Because mortgage rates are extremely sensitive to economic data, they tend to move quickly. For the week ending November 10, 2022, the average rate on a 30-year fixed-rate mortgage went back up to 7.08%, and the 15-year fixed-rate mortgages rebounded to 6.38%.

Bankrate’s national survey of lenders shows that as of November 16, 2022, the 30-year fixed rate fell to 6.85% and the 15-year fixed rate fell to 6.13%. The previous week, the 30-year fixed rate stood at 7.08% and the 15-year fixed rate was 6.39%.

The trend of higher rates

Mortgage rates started the year in a period of historic lows. The average rate on a 30-year mortgage was 3.22%, and 2.43% on a 15-year mortgage. But the Federal Reserve raised interest rates by 25 basis points in March and by the end of March, the average rate on a 30-year mortgage stood at 4.67%, and the average rate for a 15-year mortgage was 3.83%.

As the Fed continued raising interest rates, mortgage rates climbed higher. They seemingly peaked in late June, with the 30-year hitting 5.81% and the 15-year reaching 4.92%. When inflation data came in lower than expected over the summer, many thought that inflation was finally cooling off and the Fed would ease the pace of raising rates. This sentiment helped to bring mortgage rates down.

In early August, the average rate on a 30-year mortgage was 4.99% and 4.26% for a 15-year mortgage. Things quickly changed with the release of more inflation data showing that inflation was not slowing down. This led to additional rate hikes by the Fed and a steady climb of interest rates to where we stand today.

Why did rates fall?

Mortgage rates are impacted by the federal funds rate, which is the interest rate banks charge each other for lending money. When the Fed increases interest rates, banks’ borrowing costs increase. To offset this rise in costs, they increase the rates on their loan products.

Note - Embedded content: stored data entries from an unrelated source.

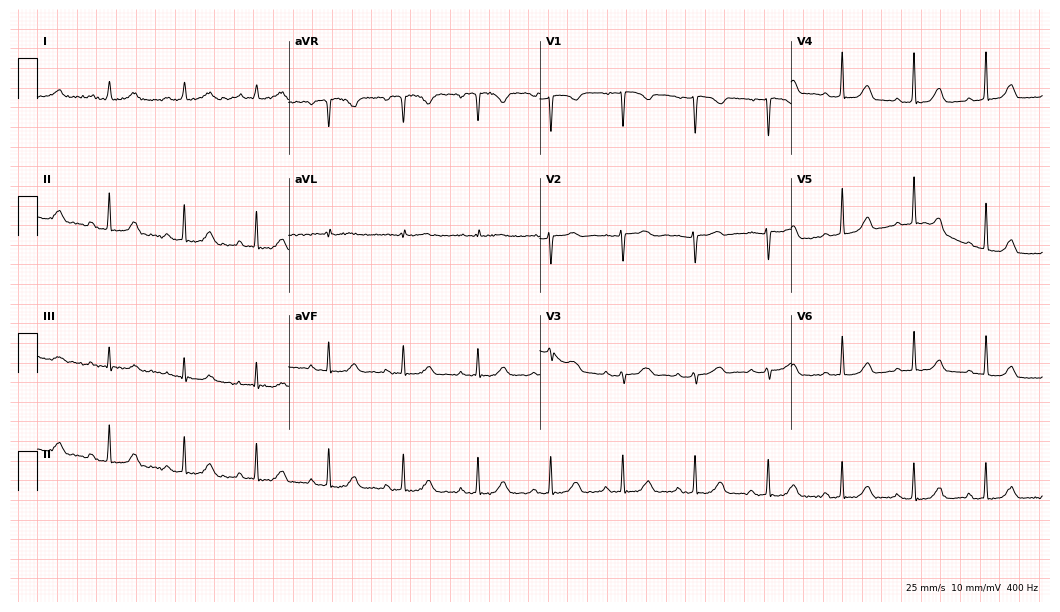
12-lead ECG from a 41-year-old woman (10.2-second recording at 400 Hz). No first-degree AV block, right bundle branch block, left bundle branch block, sinus bradycardia, atrial fibrillation or sinus tachycardia recorded for this tracing. Only these six findings were labelled.
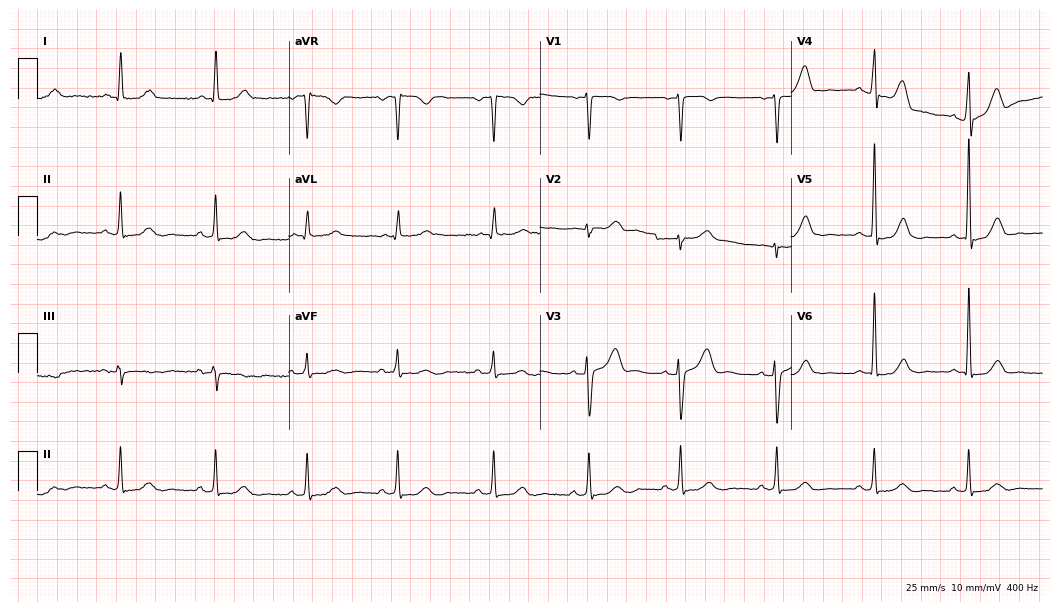
ECG (10.2-second recording at 400 Hz) — a 55-year-old female patient. Screened for six findings — first-degree AV block, right bundle branch block (RBBB), left bundle branch block (LBBB), sinus bradycardia, atrial fibrillation (AF), sinus tachycardia — none is recorded. Other findings, if any, are not listed.
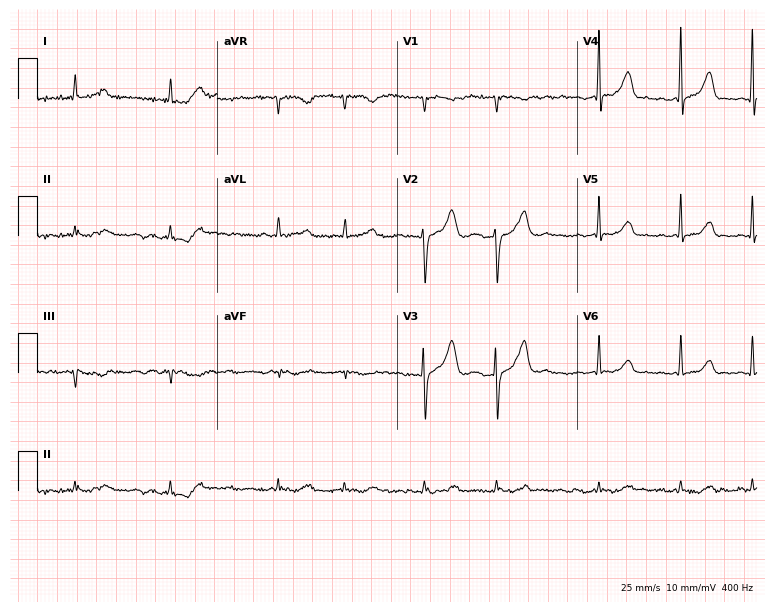
Resting 12-lead electrocardiogram (7.3-second recording at 400 Hz). Patient: an 83-year-old female. The tracing shows atrial fibrillation.
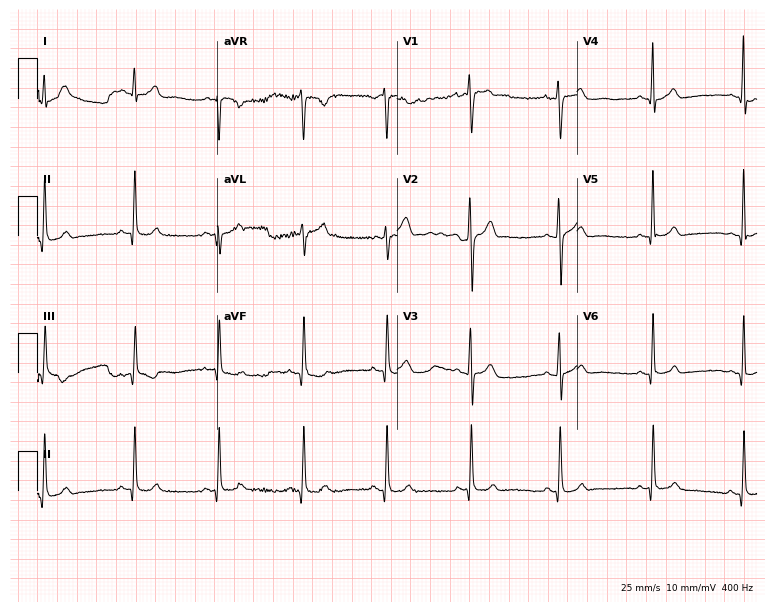
12-lead ECG from a man, 27 years old. Labelled as a normal ECG.
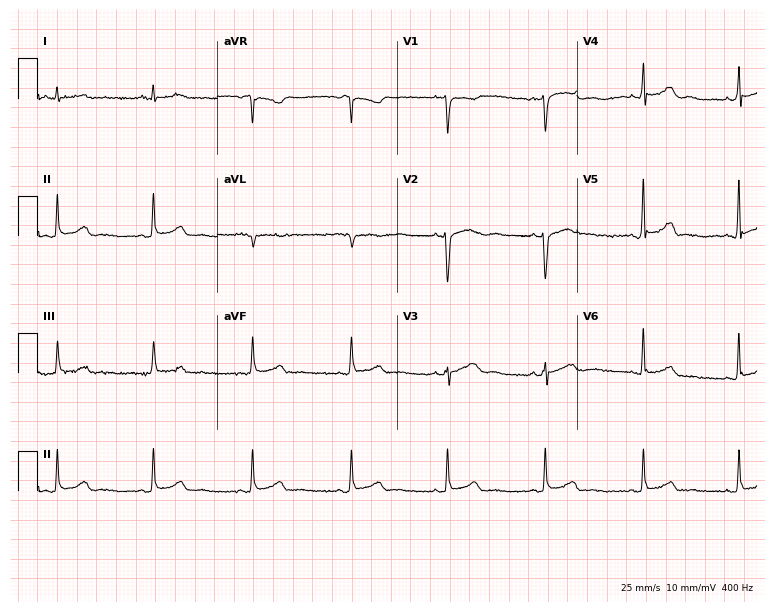
12-lead ECG from a female patient, 45 years old (7.3-second recording at 400 Hz). Recorded interpretation: within normal limits.
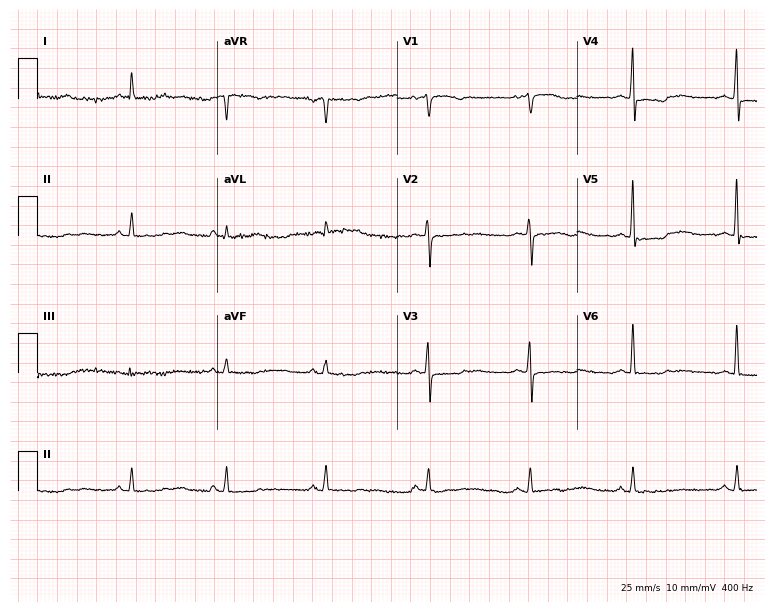
Electrocardiogram (7.3-second recording at 400 Hz), a female patient, 54 years old. Of the six screened findings (first-degree AV block, right bundle branch block, left bundle branch block, sinus bradycardia, atrial fibrillation, sinus tachycardia), none is recorded.
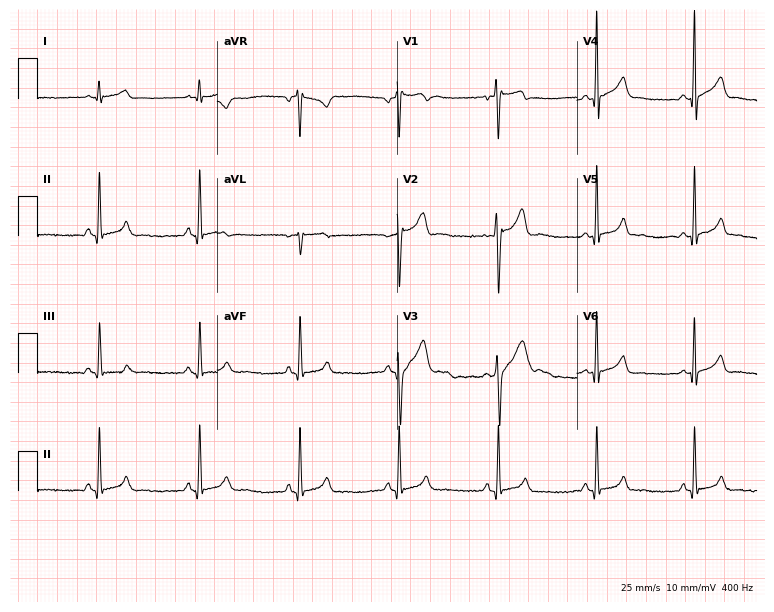
ECG — a male, 22 years old. Screened for six findings — first-degree AV block, right bundle branch block, left bundle branch block, sinus bradycardia, atrial fibrillation, sinus tachycardia — none is recorded. Other findings, if any, are not listed.
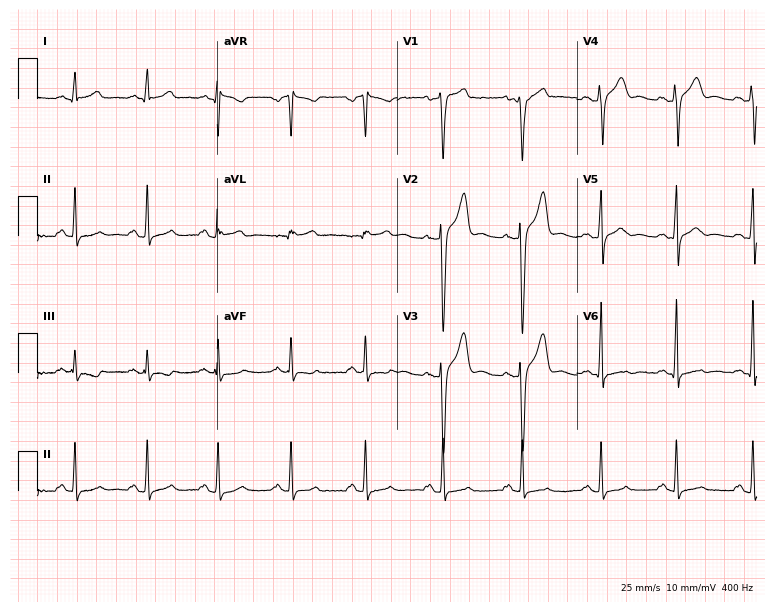
Electrocardiogram, a 34-year-old man. Overall reading on record: normal ECG.
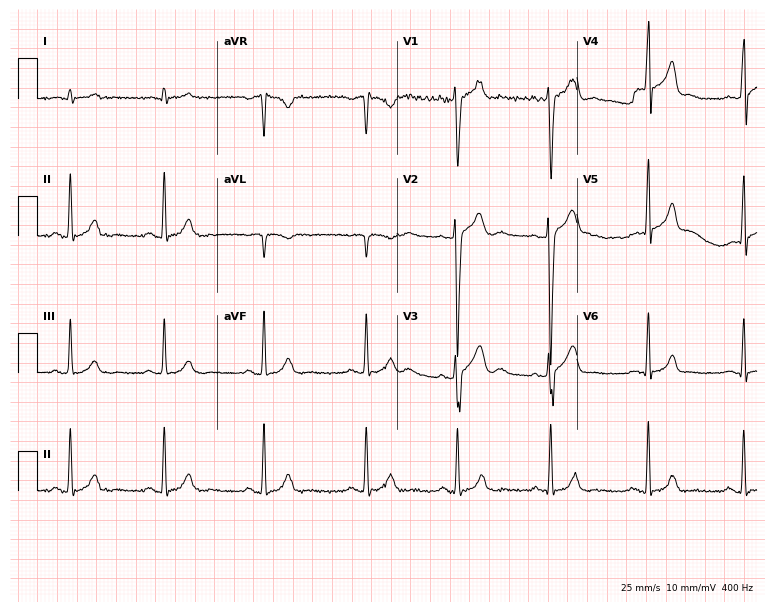
Standard 12-lead ECG recorded from a 21-year-old man (7.3-second recording at 400 Hz). Read as a normal ECG.
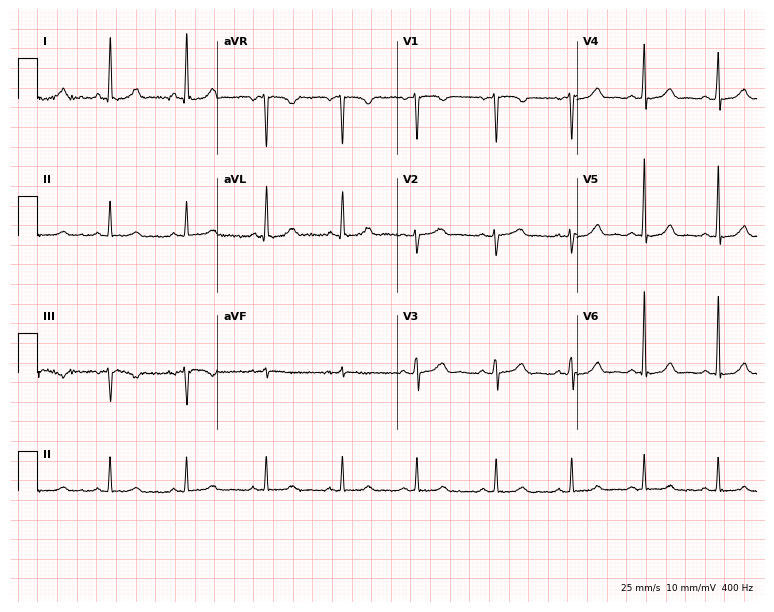
12-lead ECG from a 41-year-old woman. Labelled as a normal ECG.
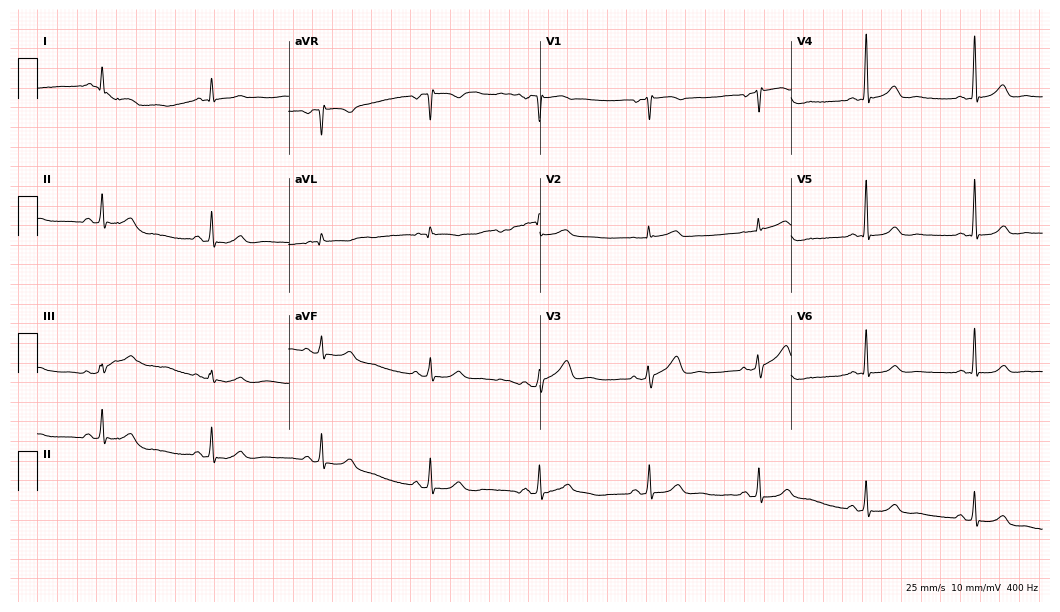
12-lead ECG (10.2-second recording at 400 Hz) from a 49-year-old female patient. Labelled as a normal ECG.

But the fed funds rate is one of many factors influencing mortgage rates. The bond market also plays a role. Most banks do not hold the mortgages they underwrite. They package them into a product called a mortgage-backed security and sell them to investors. Since bond buyers are looking for a competitive return on their money, the interest rate on mortgage-backed securities has to be high enough to attract buyers. The question is, how high?

The most common benchmark lenders peg mortgage rates to is the 10-year Treasury bond yield. Because of this, the interest rate on the mortgage-backed securities has to be higher than the 10-year Treasury yield since there is more risk associated with the mortgage-backed security than with a Treasury bond.

Another critical factor is the housing market. If home prices are so high that buyers decide to rent instead of buy, this lower demand impacts rates. This is because if very few people are buying homes, rates have to drop to encourage buyers to come to the market. The same is valid on the other side as well. If many consumers want to buy, this can drive up mortgage rates.

The supply of homes has an impact too. If there’s inadequate supply, this can cause rates to increase if there is high demand.

Finally, unemployment plays a role. If people have lost their job, they are unlikely to purchase a home. Fear of losing a job is also a factor. With talk of a recession coming, people will not make a large purchase like that of a home if they think they might be out of work soon.

All of these factors blend together to determine where mortgage rates are. No one source determines mortgage rates. Banks consider all of the above data before arriving at a rate they feel is competitive. Since each bank sets its rate, experts advise home buyers to shop around. While one bank might charge you 7%, another might charge you 6.5%. It all depends on the above factors and your credit profile.

This isn’t to say you can shop around in today’s environment and expect to find a bank offering 3%. The rates you are quoted will be in a small range. But this shouldn’t discourage you from finding the lowest rate. Not only will a lower rate make your monthly payment smaller, but you will pay thousands of dollars less in interest over the life of your loan.

Bottom Line

While the sudden drop in mortgage rates was welcome news to home buyers and the housing industry, more information is needed to know if rates will drop again. In the previous months, we saw reports suggesting that inflation was slowing, only for it to rise again the following month.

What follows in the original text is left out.